For me, there is nothing to compare to dropping the hook in a snug anchorage. Sure, sailing on a calm sea with a fair wind on an easy beam reach is up there, but swinging on the hook is my nirvana. If there’s shelter from all directions, and the water is good for swimming off the boat, and there’s a shop and hostelry within a dinghy ride, I might well be tempted to stay put for the entire season, whiling away my days tinkering at the million little jobs that are always beckoning, and giving my weary sails a well earned rest.

Provided of course that I have full confidence that I am firmly attached to the seabed.

To wit, my purpose in putting pen to paper. Well, finger to keyboard if you’re going to be pedantic.

The delivery skipper who helped us bring our first boat home threw into the deal a priceless lesson on anchoring. We still use his technique to this day, albeit with a couple of modifications, and it occurs to me, as so many of us are about to embark on our Summer cruises, it might be an idea to compare notes.

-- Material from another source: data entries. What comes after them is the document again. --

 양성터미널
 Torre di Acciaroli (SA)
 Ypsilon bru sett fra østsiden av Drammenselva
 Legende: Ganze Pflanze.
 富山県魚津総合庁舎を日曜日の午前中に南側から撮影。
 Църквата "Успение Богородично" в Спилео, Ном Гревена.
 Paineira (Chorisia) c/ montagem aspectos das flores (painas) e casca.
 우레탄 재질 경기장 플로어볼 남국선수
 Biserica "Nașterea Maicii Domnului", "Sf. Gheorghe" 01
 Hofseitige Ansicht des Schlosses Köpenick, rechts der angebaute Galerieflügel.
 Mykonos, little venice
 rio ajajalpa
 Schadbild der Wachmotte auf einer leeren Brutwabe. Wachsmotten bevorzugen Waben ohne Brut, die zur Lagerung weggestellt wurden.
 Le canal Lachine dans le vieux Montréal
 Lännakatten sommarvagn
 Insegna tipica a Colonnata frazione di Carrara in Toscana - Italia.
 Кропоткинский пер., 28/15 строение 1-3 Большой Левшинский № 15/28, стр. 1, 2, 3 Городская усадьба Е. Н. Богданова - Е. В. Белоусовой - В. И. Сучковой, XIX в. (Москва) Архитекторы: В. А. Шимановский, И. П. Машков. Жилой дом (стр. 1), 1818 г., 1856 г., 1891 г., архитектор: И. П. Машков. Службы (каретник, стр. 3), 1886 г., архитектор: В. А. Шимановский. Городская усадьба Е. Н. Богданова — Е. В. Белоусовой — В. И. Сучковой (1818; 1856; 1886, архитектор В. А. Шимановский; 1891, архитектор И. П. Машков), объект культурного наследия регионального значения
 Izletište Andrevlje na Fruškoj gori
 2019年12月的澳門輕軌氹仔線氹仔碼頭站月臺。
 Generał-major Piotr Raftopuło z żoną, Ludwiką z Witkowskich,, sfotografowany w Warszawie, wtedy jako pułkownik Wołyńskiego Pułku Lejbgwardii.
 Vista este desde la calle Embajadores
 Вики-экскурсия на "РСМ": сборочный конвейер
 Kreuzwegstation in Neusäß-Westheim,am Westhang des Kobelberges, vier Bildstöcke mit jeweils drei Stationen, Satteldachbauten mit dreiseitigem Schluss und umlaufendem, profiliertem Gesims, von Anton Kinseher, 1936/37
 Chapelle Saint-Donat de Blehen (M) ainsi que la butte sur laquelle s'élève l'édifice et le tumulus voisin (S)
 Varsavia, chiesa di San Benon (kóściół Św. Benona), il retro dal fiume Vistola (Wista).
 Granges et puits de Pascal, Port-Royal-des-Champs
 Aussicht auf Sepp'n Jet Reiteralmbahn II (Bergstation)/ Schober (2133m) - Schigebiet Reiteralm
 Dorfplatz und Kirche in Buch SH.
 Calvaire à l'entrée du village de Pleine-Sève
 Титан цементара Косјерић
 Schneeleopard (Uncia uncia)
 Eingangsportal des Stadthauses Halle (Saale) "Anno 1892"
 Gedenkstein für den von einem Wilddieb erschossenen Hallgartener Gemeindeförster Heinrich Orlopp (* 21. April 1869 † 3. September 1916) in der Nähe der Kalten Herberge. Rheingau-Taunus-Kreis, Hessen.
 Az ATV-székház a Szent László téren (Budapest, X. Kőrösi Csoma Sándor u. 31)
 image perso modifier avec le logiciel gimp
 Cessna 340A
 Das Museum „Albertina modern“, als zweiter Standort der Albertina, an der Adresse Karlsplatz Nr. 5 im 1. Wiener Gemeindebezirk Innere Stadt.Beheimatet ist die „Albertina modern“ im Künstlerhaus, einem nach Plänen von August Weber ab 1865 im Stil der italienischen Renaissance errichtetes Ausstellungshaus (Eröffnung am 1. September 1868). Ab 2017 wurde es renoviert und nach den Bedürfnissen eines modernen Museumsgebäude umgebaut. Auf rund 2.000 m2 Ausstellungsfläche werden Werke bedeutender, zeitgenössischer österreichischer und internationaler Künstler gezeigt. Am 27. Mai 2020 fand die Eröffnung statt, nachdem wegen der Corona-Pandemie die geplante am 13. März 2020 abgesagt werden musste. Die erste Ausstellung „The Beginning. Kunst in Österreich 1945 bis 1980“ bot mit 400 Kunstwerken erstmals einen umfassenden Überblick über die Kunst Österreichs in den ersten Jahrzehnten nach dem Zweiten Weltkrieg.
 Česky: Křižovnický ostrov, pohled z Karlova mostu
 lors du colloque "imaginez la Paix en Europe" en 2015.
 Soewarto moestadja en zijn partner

Before I talk about technique though it’s worth making some comments on kit.

Equipment

Until Geoffrey Ingram Taylor’s innovative CQR almost a century ago the best that was available going back to antiquity was something resembling a traditional fisherman’s anchor, albeit with some 19th century refinements. Richard Danforth’s design in the 1940s gave us another option, and further advances in the decades since have made a variety of anchor styles available to us today. Each of these has its pros and cons and everyone will have their favourites, but mine is a Rocna, and like everyone else that I have known to use one, I swear by it. After 15 years the only “con” we have found with our Rocna is, it being concave, on a muddy seabed it often ends up hauling twice its own weight in mud, mucking up our foredeck. Although I confess I am always a little proud of the manly statement a few clumps of muck clung to our anchor makes among shiny boats in a marina!!

I do not mean to dismiss any other anchor type. We have friends that are as happy with their Delta or Spade anchors as we are with our Rocna. I have even met a skipper in recent years who wouldn’t use anything other than a CQR (he was a couple of decades younger than me too). Your boat, your choice, but if you’re using a CQR without having investigated the modern alternatives I think you’re missing out.

As for rode, on a cruising boat almost everyone uses chain. Rope has its place, especially when fishing, but my two reasons for chain on a cruising boat are the rode can be shorter, and more importantly, in a busy anchorage the one boat with a rope rode will swing differently to everyone else using chain, increasing the likelihood of a collision. We use a length of chain that is a minimum of five times our depth, I emphasize minimum; sea-room permitting we’ll put out more. We’ve never used rope, but I understand seven times depth is recommended for rope rode. As you go beyond ten times depth the change in the angle of force on your anchor becomes virtually negligible, so the only extra benefit you are getting is the dead weight of your rode, which is another argument for chain.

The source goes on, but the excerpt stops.